The Rev. Daniel A. Madigan, rector of the Institute for the Study of Religions and Cultures at the Pontifical Gregorian University in Rome, said the central point was that “if we are really going into a serious dialogue with Muslims we need to take faith seriously.” But, he said of the quote from the emperor, “You clearly take a risk using an example like that.”

Marco Politi, the Vatican expert for the Italian newspaper La Repubblica, said that “the text reveals his deep mistrust regarding the aggressive side of Islam.”

“Certainly he closes the door to an idea which was very dear to John Paul II — the idea that Christians, Jews and Muslims have the same God and have to pray together to the same God,” he said.

The speech was a central moment in Benedict’s six-day trip home to visit Bavaria, where he grew up, became a priest, a prominent theologian and, finally, a cardinal. Earlier in the day, at an outdoor Mass here attended by some 250,000 people, he expressed similar concerns as in the speech, urging believers to stand up against the “hatred and fanaticism” that he said were tarnishing the image of God.

Again, this critique seemed aimed as much at secular Western society as at any other threat.

“Today, when we have learned to recognize the pathologies and life-threatening diseases associated with religion and reason, and the ways that God’s image can be destroyed by hatred and fanaticism, it is important to state clearly the God in whom we believe,” the pope said.

“Only this can free us from being afraid of God — which is ultimately at the root of modern atheism,” he said. “Only this God saves us from being afraid of the world and from anxiety before the emptiness of life.”

The speech at the university was the only significant secular event in a schedule packed with Masses, evening prayers and other religious occasions aimed at Catholics in Germany, where regular Mass attendance has fallen to under 15 percent.

That low number is connected directly to many of Benedict’s long-expressed concerns about Islam. He often urges people not to forget the Christian roots of a Europe with fewer practicing Christians and more Muslim immigrants, over four million here in Germany alone.
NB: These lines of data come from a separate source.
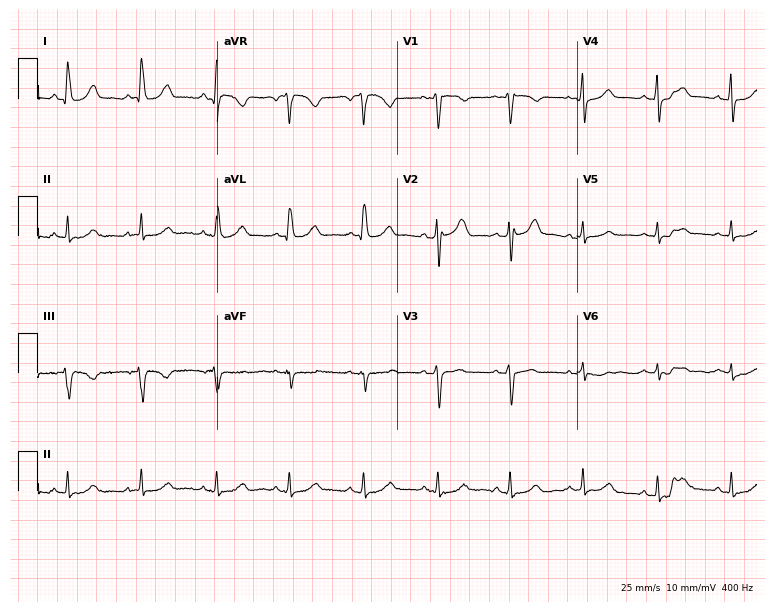
Electrocardiogram, a female patient, 42 years old. Overall reading on record: normal ECG.
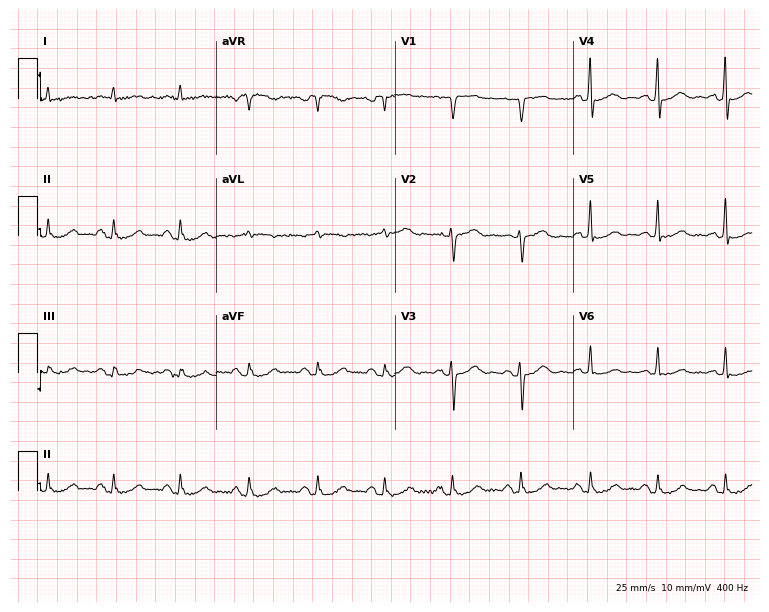
ECG — a male patient, 74 years old. Screened for six findings — first-degree AV block, right bundle branch block, left bundle branch block, sinus bradycardia, atrial fibrillation, sinus tachycardia — none is recorded. Findings outside these six are not listed.
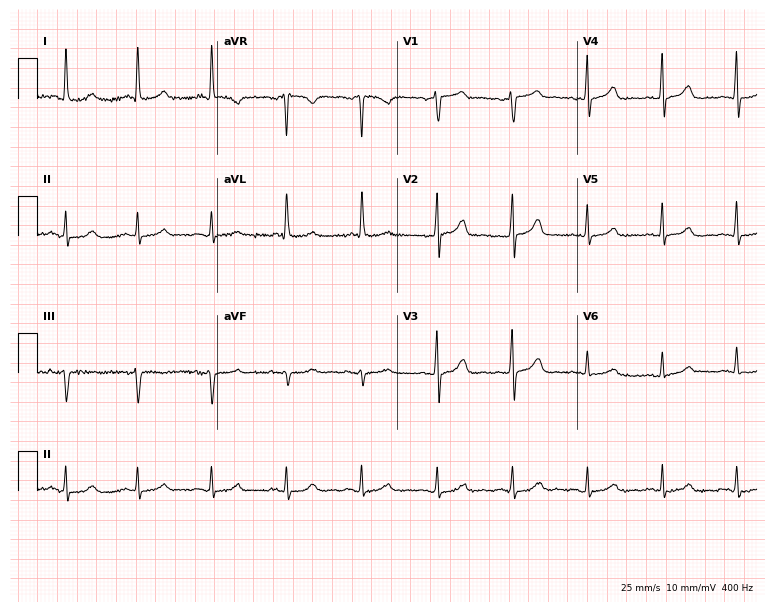
Standard 12-lead ECG recorded from a 79-year-old female patient (7.3-second recording at 400 Hz). Read as a normal ECG.
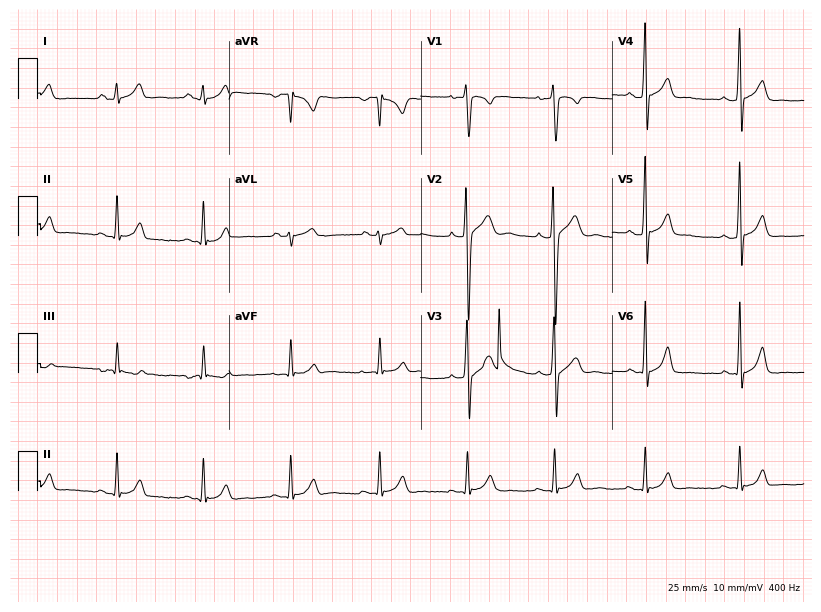
12-lead ECG from a 19-year-old male. Recorded interpretation: within normal limits.
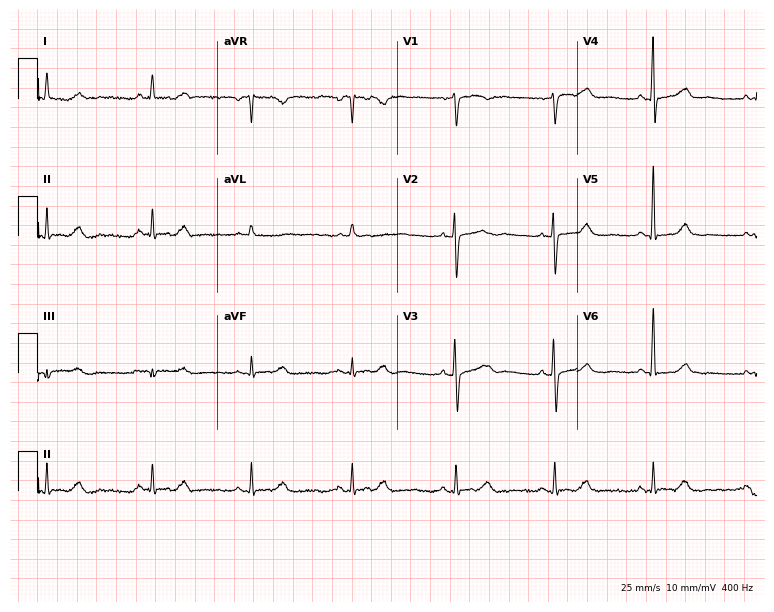
12-lead ECG from a 60-year-old woman. No first-degree AV block, right bundle branch block, left bundle branch block, sinus bradycardia, atrial fibrillation or sinus tachycardia recorded for this tracing. Findings outside these six are not listed.

The Rev. Federico Lombardi, the chief Vatican spokesman, said that Benedict’s comments were not meant as any statement on Islam, but only as a small example, at the beginning of four tightly packed pages of text, of his argument of the dangers of the separation of reason and religion.
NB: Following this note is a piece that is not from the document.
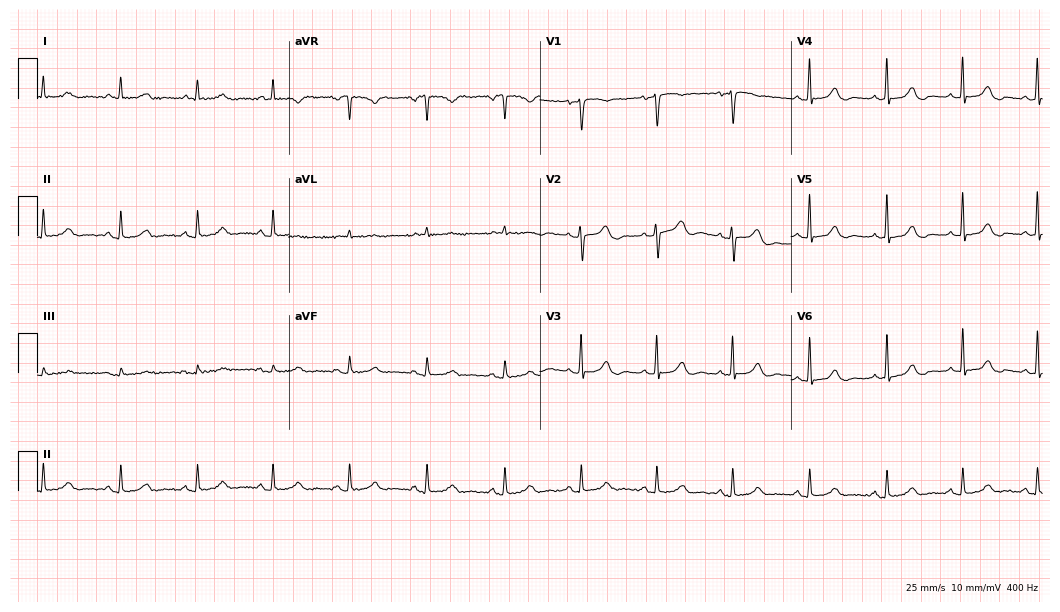
ECG (10.2-second recording at 400 Hz) — a female, 83 years old. Labelled as a normal ECG.
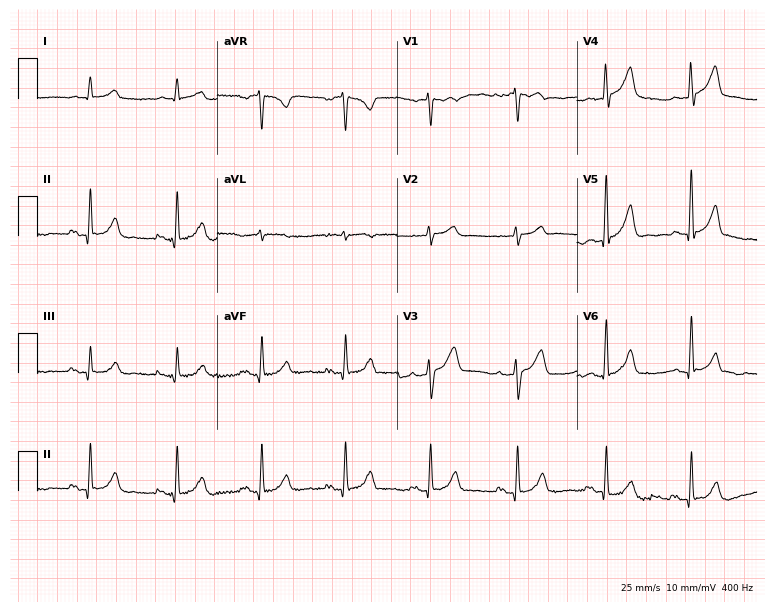
ECG (7.3-second recording at 400 Hz) — a 56-year-old male. Screened for six findings — first-degree AV block, right bundle branch block (RBBB), left bundle branch block (LBBB), sinus bradycardia, atrial fibrillation (AF), sinus tachycardia — none is recorded.

“I believe that everyone understands, even inside Islam, there are many different positions, and there are many positions that aren’t violent,” Father Lombardi said. “Here, certainly, the pope doesn’t want to give a lesson, let’s say, an interpretation of Islam, as violent.
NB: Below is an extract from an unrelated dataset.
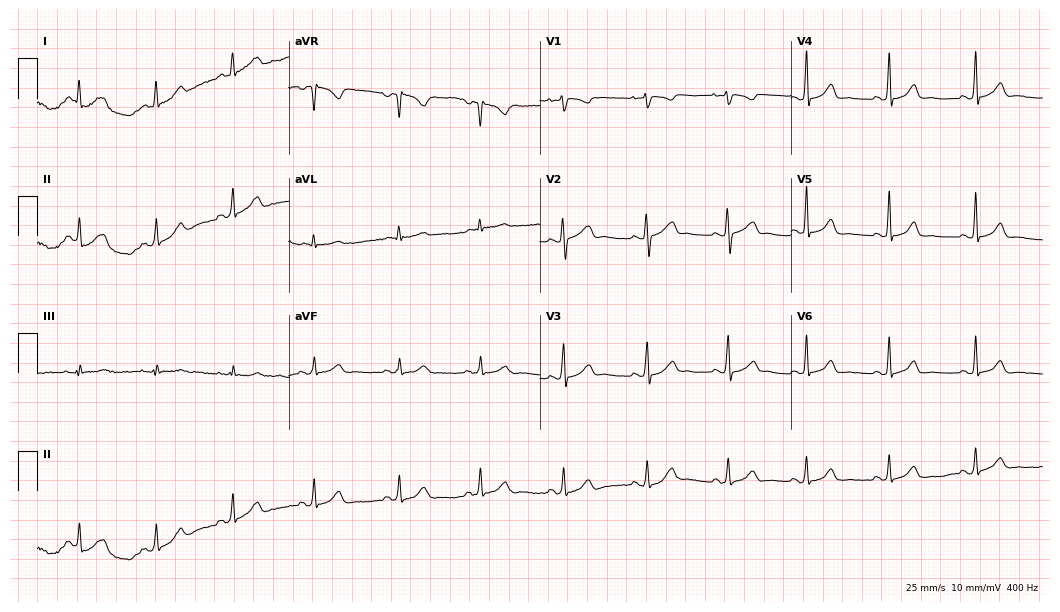
12-lead ECG from a female, 40 years old. Labelled as a normal ECG.
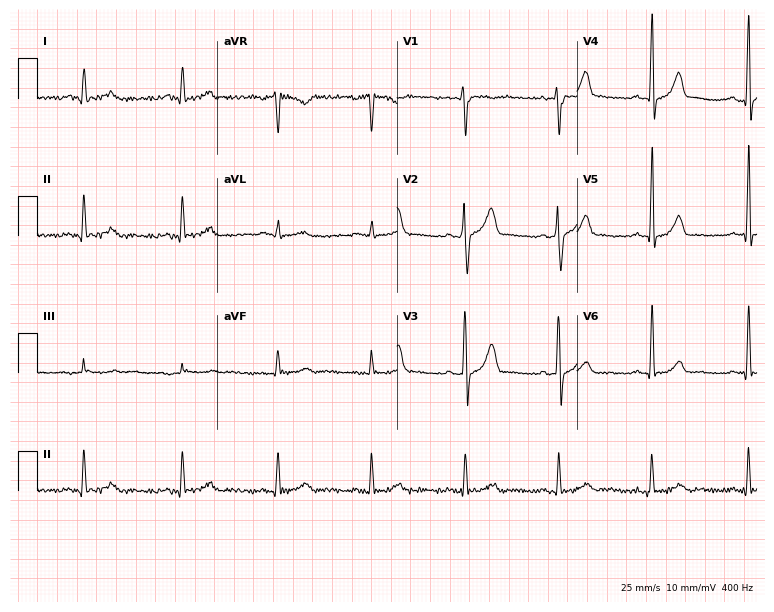
Resting 12-lead electrocardiogram. Patient: a male, 45 years old. None of these six findings is recorded: first-degree AV block, right bundle branch block, left bundle branch block, sinus bradycardia, atrial fibrillation, sinus tachycardia. Other findings, if any, are not listed.

“He is saying, in the case of a violent interpretation of religion, we are in a contradiction with the nature of God and the nature of the soul,” he said.

In the weeks after John Paul’s death in April 2005, Islam and how to confront terrorism seemed key issues in the selection of a new pope. As a candidate, Cardinal Joseph Ratzinger, who took the name Benedict after his election, embodied the more skeptical school inside the Vatican.

Unlike John Paul, Cardinal Ratzinger did not approve of joint prayers with Muslims and was skeptical of the value of interreligious dialogue, with a faith of many shadings and few representative leaders to speak with.

In 2004, he caused a stir by opposing membership in the European Union for Turkey, saying that it “always represented another continent throughout history, in permanent contrast with Europe.” He has not repeated this opinion since he became pope, and he is scheduled to visit there in November.

Once he became pope, Benedict’s new approach was apparent quickly: in his first trip outside Italy, he met with Muslim leaders in Cologne, Germany, and politely but clearly told them they had the responsibility to teach their children against terrorism, which he called “the darkness of a new barbarism.” He said Catholics and Muslims had the obligation to meet and to overcome differences.

At the end of that summer, he devoted an annual weekend of study with former graduate students to Islam. In that meeting, and since, he has reportedly expressed skepticism about Islam’s openness to change, given its view of the Koran as the unchangeable word of God.